After 80 years, Diego Rivera's portable murals return to MoMA ... at just the right time.
When the Museum of Modern Art mounted Diego Rivera's first solo museum show in 1931, the 45-year-old Mexican painter was already an international celebrity. Six weeks before the exhibition opened, journalists queued up to interview him in his temporary studio at MoMA, where he was working on the portable frescoes that would form the heart of that show. Standing with paintbrush in hand, Rivera bantered with reporters while deftly drawing figures into the quickly drying mixture of plaster, marble and lime.
Now five of those frescoes are again on display at MoMA in "Diego Rivera: Murals for the Museum of Modern Art." Eighty years on, the show is a revelation in many ways.
The sheer visual power of these works remind us that Rivera is one of the twentieth century's greats. To stand in front of the wall-sized fresco of Emiliano Zapata leading a white horse is to come face-to-face with an artwork as iconic and timeless as Matisse's "La Dance" or Picasso's portrait of Gertrude Stein.
Rivera's line is gorgeous; his use of color-ranging from the many browns of the peasants' faces and the deep greens of the vegetation to the chalky whites of their garments and the majestic horse-is both subtle and compelling. With its ground marble dust glittering under the museum spotlights, the fresco looks as fresh today as it must have when Rivera first limned it in December of 1931.
How astonishing it is to realize that this monumental work, although well known from picture postcards, has been hidden away from public view in MoMA's storage rooms for most of the last seven decades.

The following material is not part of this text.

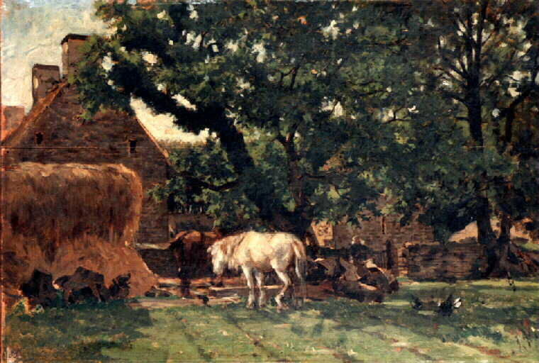 Chevaux près des châtaigniers de Kerlagadic(à Bannalec)

The story of how one of the twentieth century's most brilliant artists was first embraced, then shoved out of the art history canon in the United States is a long and complicated tale, whose many subplots have yet to be explored fully.

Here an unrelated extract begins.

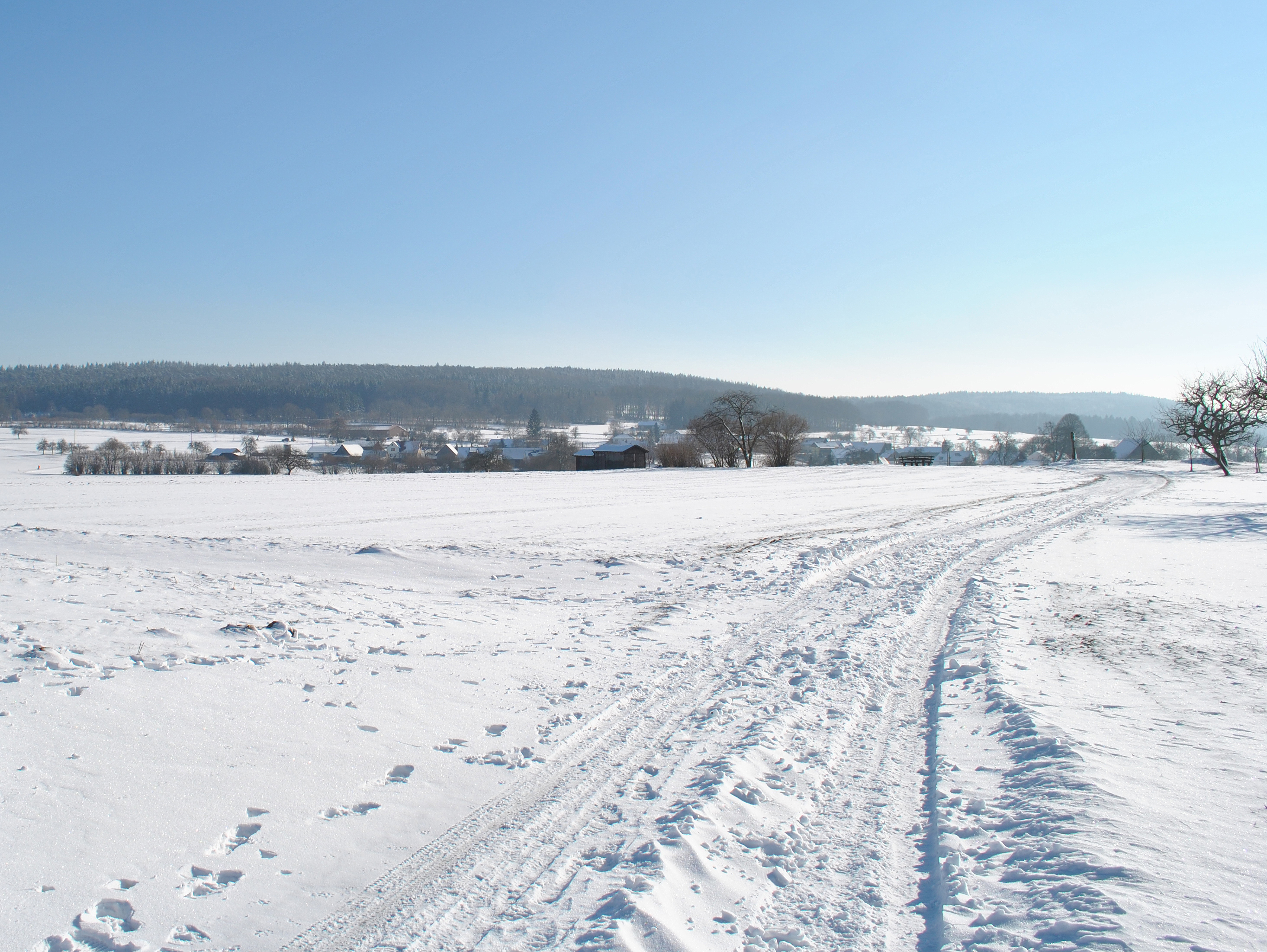 Hesselbach im Winter

Rivera's famous political run-in with the Rockefeller family over "Man at the Crossroads," the 1933 mural they commissioned for the RCA building, then subsequently destroyed, is just one chapter. Letters on this subject from Nelson Rockefeller, Rivera and others form a fascinating part of the current MoMA show and offer some essential historical context.
But the role of the press, the academy and leading art critics like Clement Greenberg in defining the boundaries of Modern Art during the Cold War years is equally important. Only by untangling the fine skein of artistic attitudes and political ideologies can we begin to answer a question as burning for our contemporary art world as it was in the 30s, 40s and 50s: who makes it into the art canon and why?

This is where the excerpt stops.